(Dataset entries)
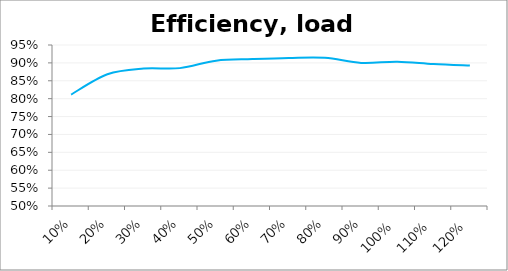
| Category | Efficiency test, load |
|---|---|
| 0.1 | 0.812 |
| 0.2 | 0.868 |
| 0.3 | 0.884 |
| 0.4 | 0.885 |
| 0.5 | 0.906 |
| 0.6 | 0.911 |
| 0.7 | 0.914 |
| 0.8 | 0.914 |
| 0.9 | 0.9 |
| 1.0 | 0.903 |
| 1.1 | 0.897 |
| 1.2 | 0.892 |
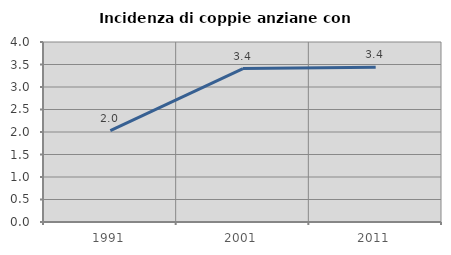
| Category | Incidenza di coppie anziane con figli |
|---|---|
| 1991.0 | 2.032 |
| 2001.0 | 3.41 |
| 2011.0 | 3.439 |
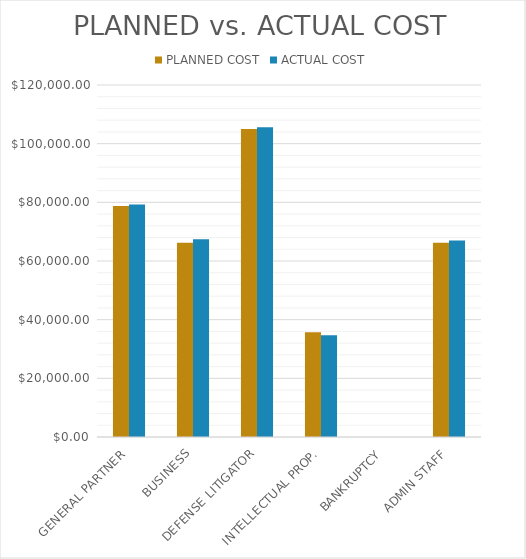
| Category | PLANNED COST | ACTUAL COST |
|---|---|---|
| GENERAL PARTNER | 78750 | 79275 |
| BUSINESS | 66250 | 67375 |
| DEFENSE LITIGATOR | 105000 | 105600 |
| INTELLECTUAL PROP. | 35750 | 34650 |
| BANKRUPTCY | 0 | 0 |
| ADMIN STAFF | 66250 | 67000 |
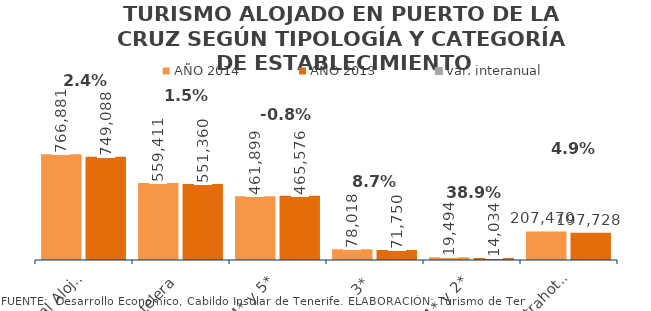
| Category | AÑO 2014 | AÑO 2013 |
|---|---|---|
| Total Alojados | 766881 | 749088 |
| Hotelera | 559411 | 551360 |
| 4* y 5* | 461899 | 465576 |
| 3* | 78018 | 71750 |
| 1* y 2* | 19494 | 14034 |
| Extrahotelera | 207470 | 197728 |
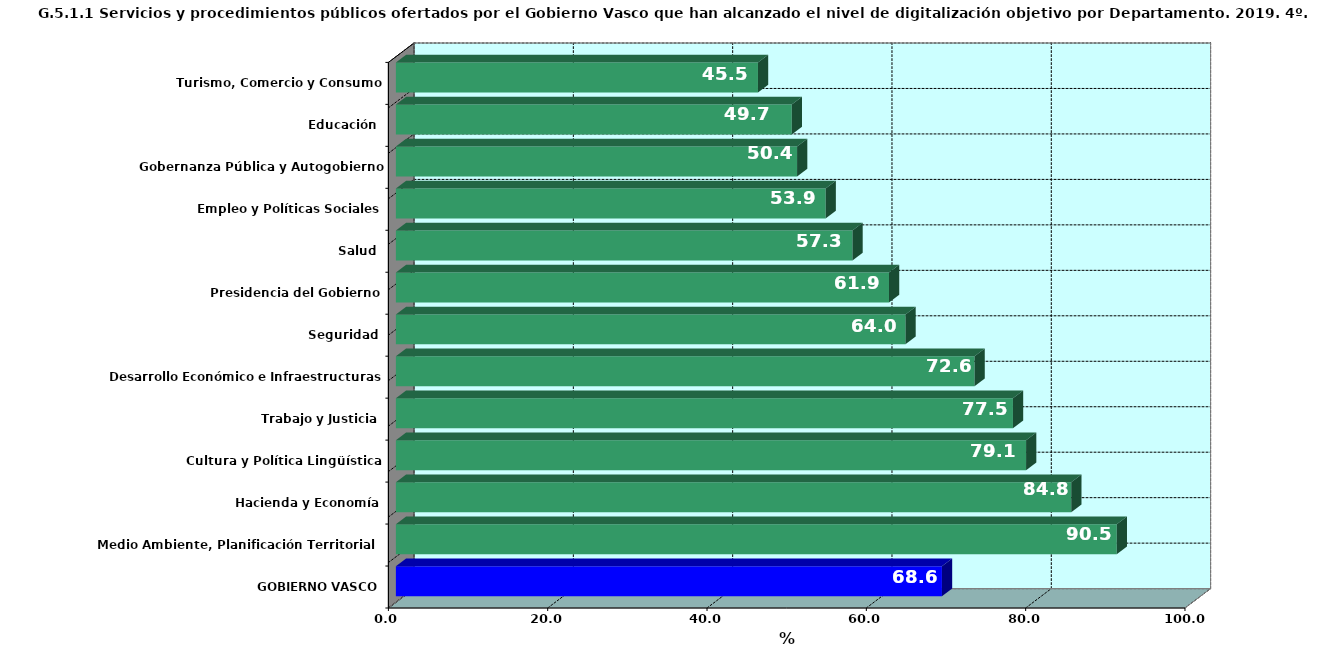
| Category | DIGITALIZACIÓN OBJETIVO 4T-2019 |
|---|---|
| GOBIERNO VASCO | 68.55 |
| Medio Ambiente, Planificación Territorial y Vivienda | 90.496 |
| Hacienda y Economía | 84.783 |
| Cultura y Política Lingüística | 79.114 |
| Trabajo y Justicia | 77.465 |
| Desarrollo Económico e Infraestructuras | 72.642 |
| Seguridad | 63.971 |
| Presidencia del Gobierno | 61.905 |
| Salud | 57.317 |
| Empleo y Políticas Sociales | 53.947 |
| Gobernanza Pública y Autogobierno | 50.365 |
| Educación | 49.697 |
| Turismo, Comercio y Consumo | 45.455 |
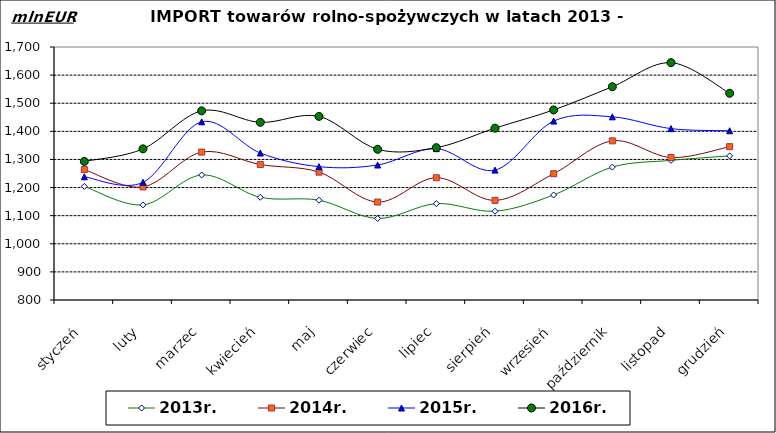
| Category | 2013r. | 2014r. | 2015r. | 2016r. |
|---|---|---|---|---|
| styczeń | 1204.113 | 1263.935 | 1238.318 | 1293.007 |
| luty | 1138.43 | 1202.35 | 1218.563 | 1337.608 |
| marzec | 1244.708 | 1326.132 | 1433.842 | 1472.816 |
| kwiecień | 1165.454 | 1281.827 | 1322.838 | 1431.953 |
| maj | 1154.989 | 1254.78 | 1274.327 | 1453.2 |
| czerwiec | 1090.19 | 1148.455 | 1280.247 | 1336.014 |
| lipiec | 1142.943 | 1235.031 | 1338.433 | 1341.891 |
| sierpień | 1115.834 | 1154.418 | 1262.037 | 1411.388 |
| wrzesień | 1173.738 | 1249.199 | 1436.612 | 1476.147 |
| październik | 1272.754 | 1366.092 | 1451.551 | 1558.699 |
| listopad | 1296.742 | 1306.761 | 1409.66 | 1644.264 |
| grudzień | 1312.673 | 1345.465 | 1401.992 | 1535.407 |
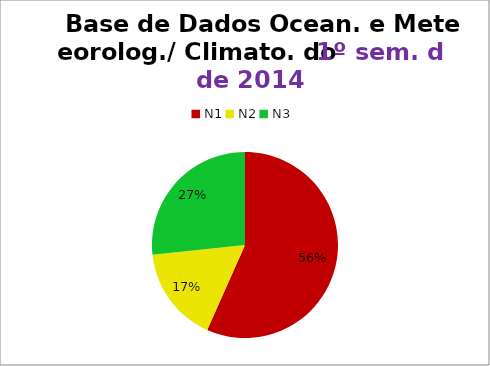
| Category | 1º/14 |
|---|---|
| N1 | 17 |
| N2 | 5 |
| N3 | 8 |
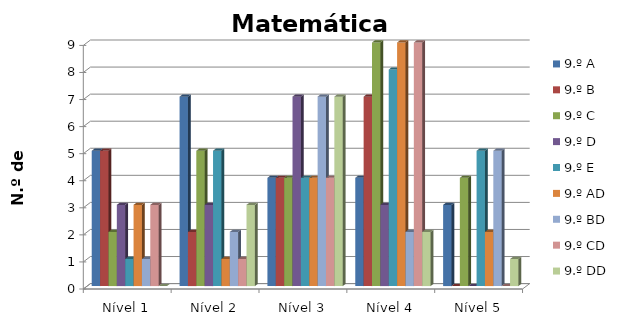
| Category | 9.º A | 9.º B | 9.º C | 9.º D | 9.º E | 9.º AD | 9.º BD | 9.º CD | 9.º DD |
|---|---|---|---|---|---|---|---|---|---|
| Nível 1 | 5 | 5 | 2 | 3 | 1 | 3 | 1 | 3 | 0 |
| Nível 2 | 7 | 2 | 5 | 3 | 5 | 1 | 2 | 1 | 3 |
| Nível 3 | 4 | 4 | 4 | 7 | 4 | 4 | 7 | 4 | 7 |
| Nível 4 | 4 | 7 | 9 | 3 | 8 | 9 | 2 | 9 | 2 |
| Nível 5 | 3 | 0 | 4 | 0 | 5 | 2 | 5 | 0 | 1 |
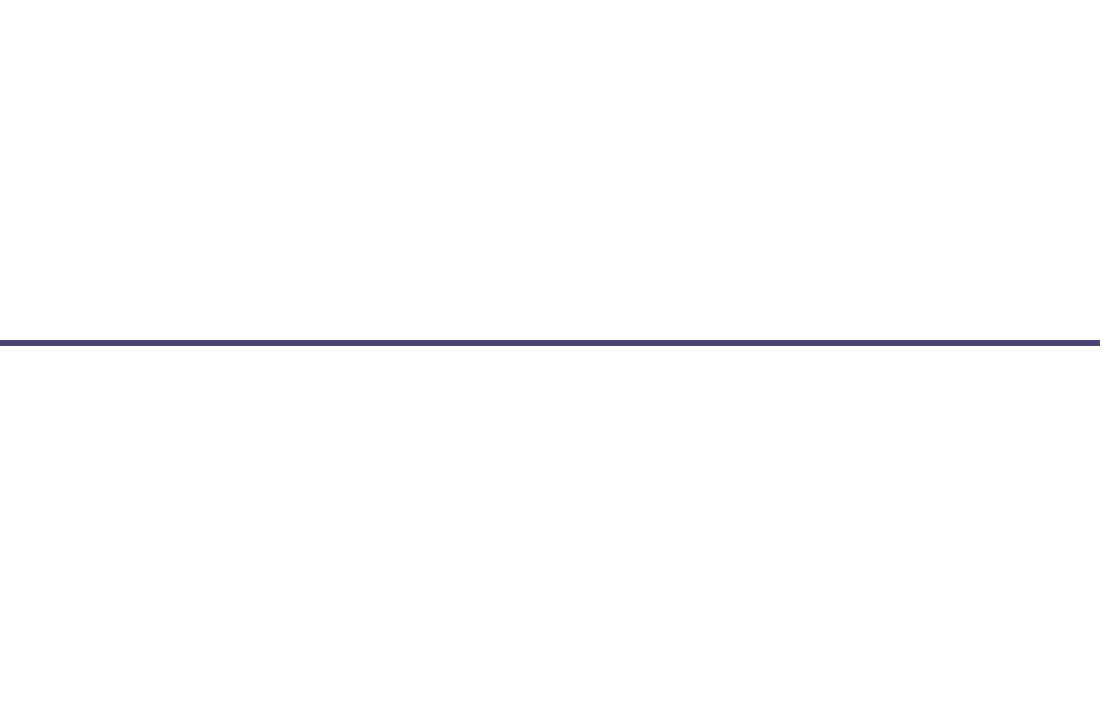
| Category | Позиция |
|---|---|
| 0 | 1 |
| 1 | -2 |
| 2 | 1 |
| 3 | -1 |
| 4 | -0.5 |
| 5 | 2 |
| 6 | 0.5 |
| 7 | -1 |
| 8 | 0.5 |
| 9 | -2 |
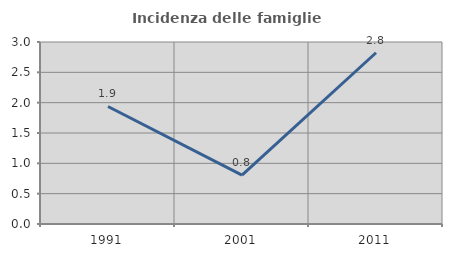
| Category | Incidenza delle famiglie numerose |
|---|---|
| 1991.0 | 1.937 |
| 2001.0 | 0.806 |
| 2011.0 | 2.823 |
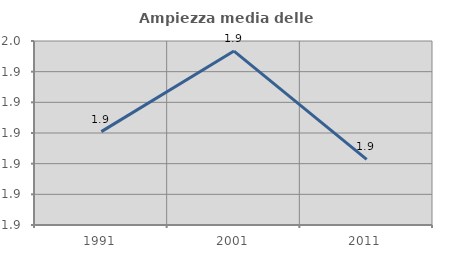
| Category | Ampiezza media delle famiglie |
|---|---|
| 1991.0 | 1.92 |
| 2001.0 | 1.947 |
| 2011.0 | 1.911 |
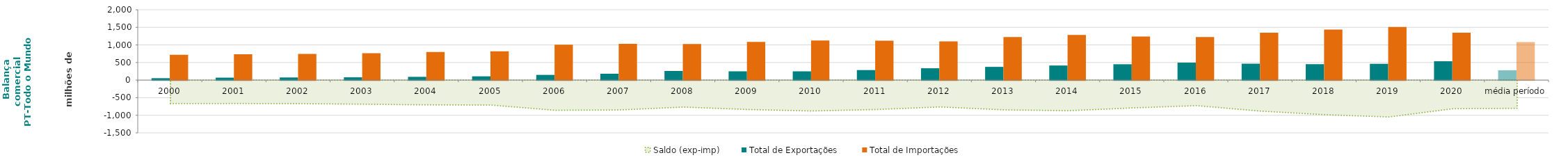
| Category | Total de Exportações  | Total de Importações  |
|---|---|---|
| 2000 | 54.251 | 721.259 |
| 2001 | 69.879 | 735.582 |
| 2002 | 75.158 | 744.048 |
| 2003 | 79.656 | 763.263 |
| 2004 | 92.953 | 796.951 |
| 2005 | 107.973 | 817.295 |
| 2006 | 148.058 | 1006.627 |
| 2007 | 180.515 | 1028.709 |
| 2008 | 259.579 | 1026.354 |
| 2009 | 249.432 | 1084.579 |
| 2010 | 249.295 | 1127.225 |
| 2011 | 285.356 | 1121.373 |
| 2012 | 336.709 | 1099.478 |
| 2013 | 376.062 | 1221.535 |
| 2014 | 414.884 | 1285.616 |
| 2015 | 450.666 | 1241.098 |
| 2016 | 496.378 | 1221.928 |
| 2017 | 466.755 | 1348.133 |
| 2018 | 452.591 | 1435.667 |
| 2019 | 463.518 | 1511.052 |
| 2020 | 535.894 | 1348.821 |
| média período | 278.36 | 1080.314 |
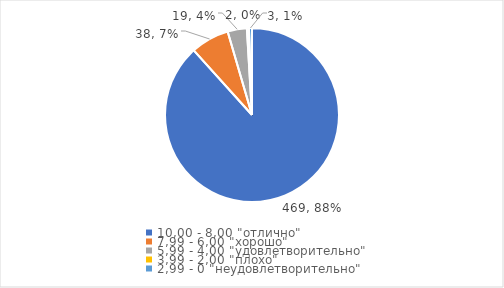
| Category | Series 0 | Series 1 |
|---|---|---|
| 10,00 - 8,00 "отлично" | 469 | 0.883 |
| 7,99 - 6,00 "хорошо" | 38 | 0.072 |
| 5,99 - 4,00 "удовлетворительно" | 19 | 0.036 |
| 3,99 - 2,00 "плохо" | 2 | 0.004 |
| 2,99 - 0 "неудовлетворительно" | 3 | 0.006 |
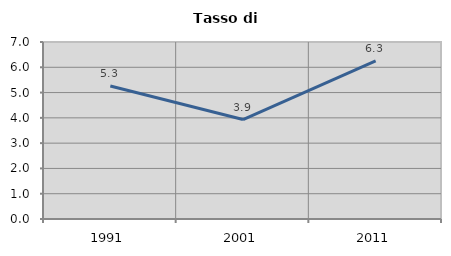
| Category | Tasso di disoccupazione   |
|---|---|
| 1991.0 | 5.258 |
| 2001.0 | 3.932 |
| 2011.0 | 6.254 |
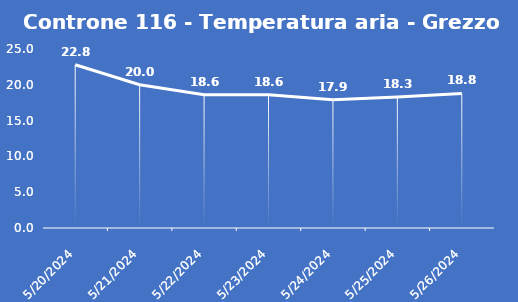
| Category | Controne 116 - Temperatura aria - Grezzo (°C) |
|---|---|
| 5/20/24 | 22.8 |
| 5/21/24 | 20 |
| 5/22/24 | 18.6 |
| 5/23/24 | 18.6 |
| 5/24/24 | 17.9 |
| 5/25/24 | 18.3 |
| 5/26/24 | 18.8 |

What this task involves: Find the word "Incidenza" in the records, and report each line that has it.

Solution:
| Category | Incidenza di coppie anziane con figli |
| Category | Incidenza delle famiglie numerose |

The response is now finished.